Have you tried LLM coding assistants with q/kdb+?

Has anyone had success using LLMs (Claude, ChatGPT, Gemini, Cursor etc.) with q/kdb+?

I’ve been experimenting with this challenge - LLMs seem to know q conceptually but struggle with the syntax and idioms. I’ve been brainstorming how to make current LLMs work; in the process I’ve built a q MCP server you can install with pip install qmcp (here’s the PyPI page). This allows Claude Code to keep banging its head repeatedly until it gets things right; I put a transcript with a blog article on Medium).

Curious about others’ experiences - have you found ways to make LLMs more effective with q? Any particular prompting strategies or tools that work well? Or is the language just too specialized for current models?

I’m also thinking of building a corpus of code to turn this MCP server into a coding assistant tool to make LLMs be really helpful; do you have any suggestions what sort of code collections / git repos I should use to have good coverage of different q coding patterns?
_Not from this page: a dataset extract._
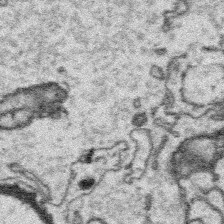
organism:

I’ve tried it a bit but they seem to get confused. Fortunately KX is working on training a ‘qLLM’ :slight_smile:

That’s exciting! I’d love to learn more about the qLLM project. Given that I’ve been working on this problem and have some working solutions and insights from the MCP server experiments, I wonder if the team might be interested in exchanging ideas or collaborating?

Is there a way to get in touch with them, or would you know who’s leading this initiative at KX? Thanks!